8 Analysis Lines 20-26 “We wear our fingers rough with handling them. Oh, just another kind of out- door game, One on a side. It comes to little more: There where it is we do not need the wall: He is all pine and I am apple orchard. My apple trees will never get across And eat the cones under his pines, I tell him.” As the speaker and his neighbor walk along the wall repairing it their hands become callus and rough. The speaker compares the whole process to a game, like volleyball. The wall is like a net, and the speaker and his neighbor are the opposing teams. The speaker says that such a ritual is unnecessary and is little more than a game with no deeper purpose. The speaker indicates that the “precious” wall, is actually unneeded now we find that the speaker isn’t really into the wall itself. He wants to convince his neighbor that the wall is plain unnecessary. He explains that the apples that he grows will not cross the “line” between their properties and disturb the pine trees which grow on the other side.
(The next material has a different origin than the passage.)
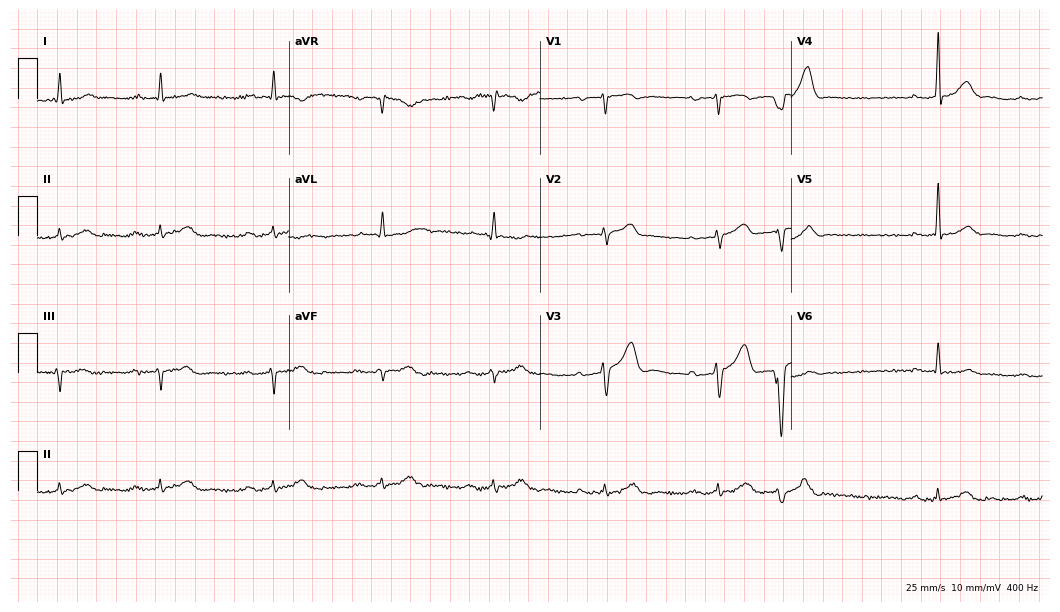
Resting 12-lead electrocardiogram (10.2-second recording at 400 Hz). Patient: a 64-year-old male. The tracing shows first-degree AV block.
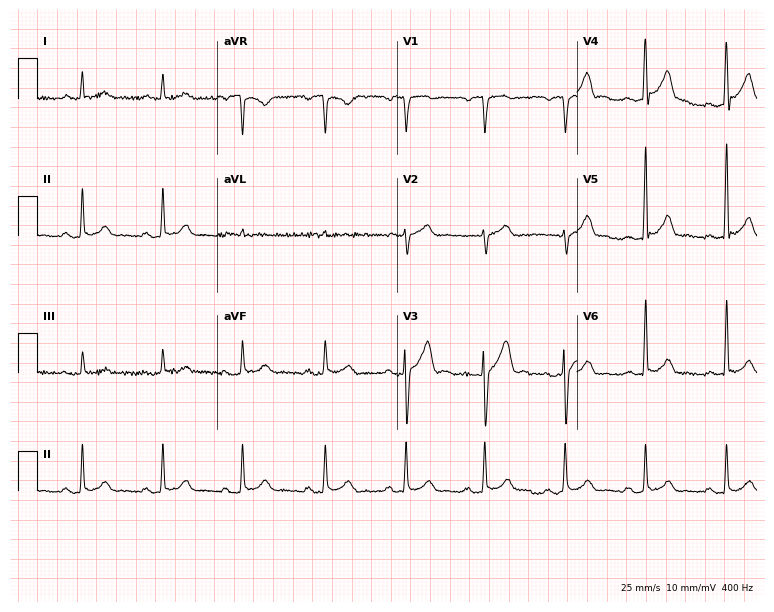
Resting 12-lead electrocardiogram. Patient: a 62-year-old man. Read as a normal ECG.

9 Analysis Lines 27-29 “He only says, ‘Good fences make good neighbors.’ Spring is the mischief in me, and I wonder if I could put a notion in his head:” In response to the speakers suggestion the neighbor simply says “Good fences make good neighbors.” The speaker becomes a bit troublesome, he desperately wants to stir the pot and challenges that “good fences make good neighbors”. He wishes that he can somehow inspire his neighbor to rethink the idea of repairing the wall.

10 Analysis Lines 30-36 “Why do they make good neighbors? Isn’t it Where there there are cows? But here there are no cows. Before I built a wall I’s ask to know What I was walling in or walling out, And to whom I was like to give offence. Something there is that doesn’t love a wall, That wants it down. I could say Elves’ to him” The speaker understands the neighbor’s philosophy, if one person has cows and wants to keep them contained. But there are none We infer that the wall was never his idea to build, it was his neighbor's. He tells us that, if he ever builds a wall, he will first ask what purpose does it serve.

11 Analysis Lines 37-40 “But its not elves exactly, and I'd rather He sais it for himself. I see him there Bringing a stone grasped firmly by the top In each hand, like an old-stone savage armed.” The speaker can tell his neighbor that elves are destroying the wall, but he knows that they aren’t, and wants his neighbor to come up with some silly explanation on his own. He wants his neighbor to lighten up, and question the real necessity of keeping a wall between them. As the neighbor holds onto a stone the speaker thinks of him as a simple- minded caveman.

12 Analysis Lines 41-45 “He moves in darkness as it seemed to me, Not of woods only and the shade of trees. He will not go behind his father’s saying, And he likes having thought of it so well He says again, “Good fences make good neighbors.” The neighbor doesn’t only look a bit like an old- stone savage but there’s also a darkness inside him. We learn that the neighbors phrase actually isn’t his own, but was instilled into him by his father. When the speaker tells us this we see that his neighbor as a man of traditional and old-schools rules.